Prompt
Where the listing below reaches the line containing "sample: Cilia; retinal pigment epithelium", start writing out lines exactly, and stop once the line containing "sample: Retinal organoid Rod and Cone cells" has been written.

Excerpted records
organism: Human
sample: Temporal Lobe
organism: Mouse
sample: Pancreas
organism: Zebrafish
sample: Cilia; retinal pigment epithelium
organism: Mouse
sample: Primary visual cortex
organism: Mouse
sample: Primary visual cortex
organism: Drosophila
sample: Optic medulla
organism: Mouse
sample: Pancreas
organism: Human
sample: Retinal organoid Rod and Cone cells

==

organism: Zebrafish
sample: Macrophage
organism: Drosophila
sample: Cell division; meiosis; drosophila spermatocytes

Result for this exercise
sample: Cilia; retinal pigment epithelium
organism: Mouse
sample: Primary visual cortex
organism: Mouse
sample: Primary visual cortex
organism: Drosophila
sample: Optic medulla
organism: Mouse
sample: Pancreas
organism: Human
sample: Retinal organoid Rod and Cone cells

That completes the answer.